On one hand, it's the 'Big Lie': People naturally doubt such deception is
occurring until they see a smoking gun, and even then many deny it.

On the other, it is such an obvious, inexpensive way to drive public opinion,
I'd be shocked if it wasn't widely used. Even paying U.S. minimum wage, you
probably are paying under 50 cents/post. That's 10,000 comments in your favor
for < $5K -- without knowing data on the influence of such things, it seems
cost-effective compared to advertising. Imagine a local politician or a super-
PAC doing it before an election in just one locality.

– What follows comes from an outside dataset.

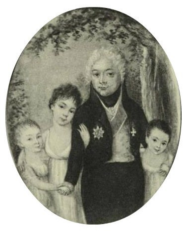 Алексей Григорьевич Спиридов с семьей
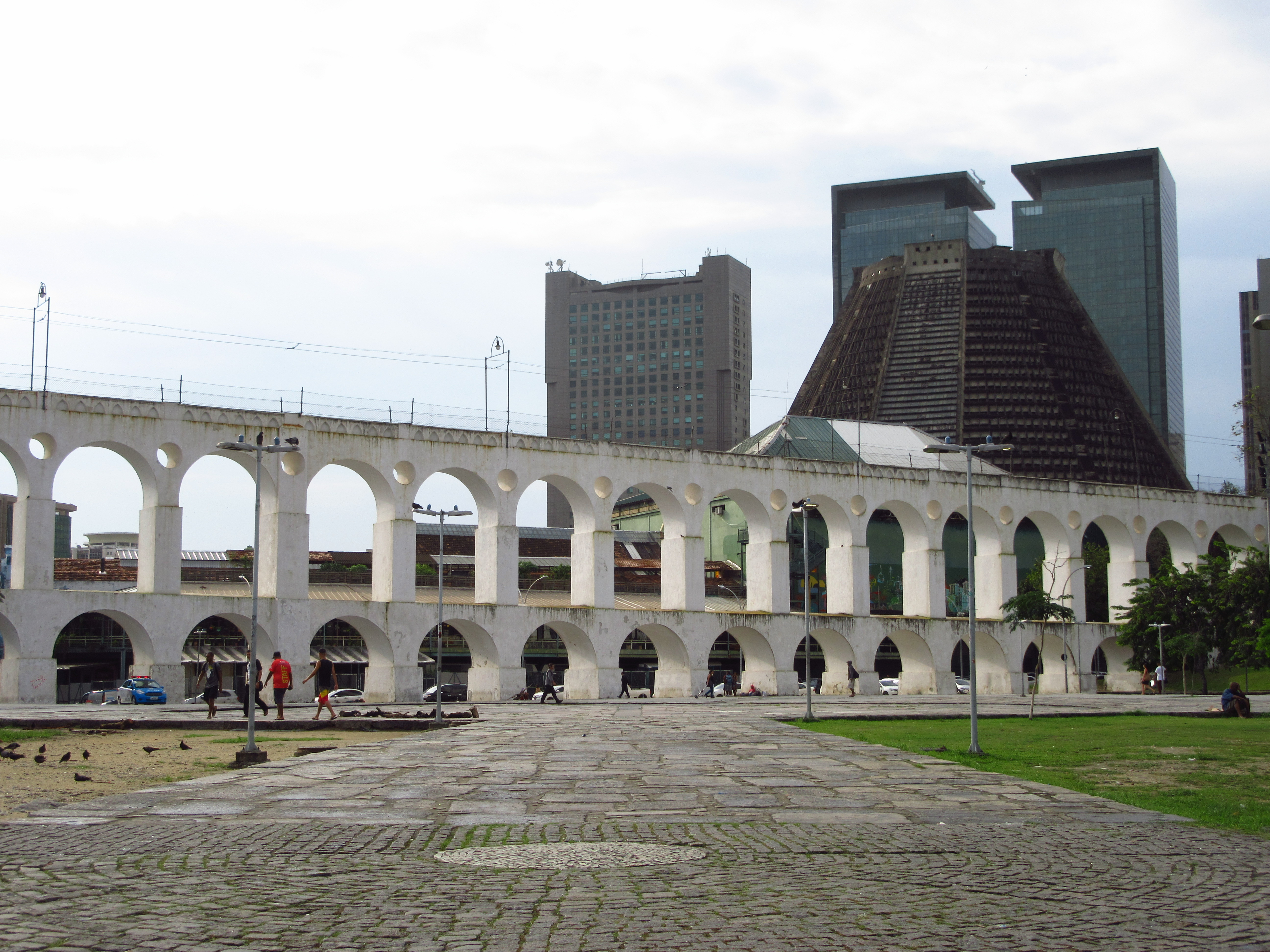 El Acueducto Carioca, popularmente conocido como Arcos da Lapa por encontrarse en la zona de Lapa,1​ es una estructura monumental del Centro de Río de Janeiro, Brasil. Considerada como un hito de la arquitectura colonial de Brasil, es hoy una de las postales de la ciudad, el símbolo más representativo de la antigua conservada en el bohemio de río Lapa.

Also interesting: Many people I know think they can detect astroturfing when
they see it. I'm sure that's true sometimes, but the astroturfers have more
experience and are more sophisticated in their craft than we are -- they do it
all day, every day. They know what makes something look credible, and you can
see that discussed in the article.

EDIT: I just found this:

Grassroots for Hire: Public Affairs Consultants in American Democracy by
Edward T. Walker

 _Although 'grassroots' conjures up images of independent citizen organizing,
much mass participation today is sponsored by elite consultants working for
corporations and powerful interest groups. This book pulls back the curtain to
reveal a lucrative industry of consulting firms that incentivize public
activism as a marketable service. Edward Walker illustrates how, spurred by
the post-sixties advocacy explosion and rising business political engagement,
elite consultants have deployed new technologies to commercialize mass
participation. Using evidence from interviews, surveys and public records,
Grassroots for Hire paints a detailed portrait of these consultants and their
clients. Today, Fortune 500 firms hire them to counter-mobilize against
regulation, protest or controversy. Ironically, some advocacy groups now
outsource organizing to them. Walker also finds that consultants are reshaping
both participation and policymaking, but unethical 'astroturf' strategies are
often ineffective. This pathbreaking book calls for a rethinking of
interactions between corporations, advocacy groups, and elites in politics._

[http://www.amazon.com/Grassroots-Hire-Consultants-
American-D...](http://www.amazon.com/Grassroots-Hire-Consultants-American-
Democracy/dp/1107619017)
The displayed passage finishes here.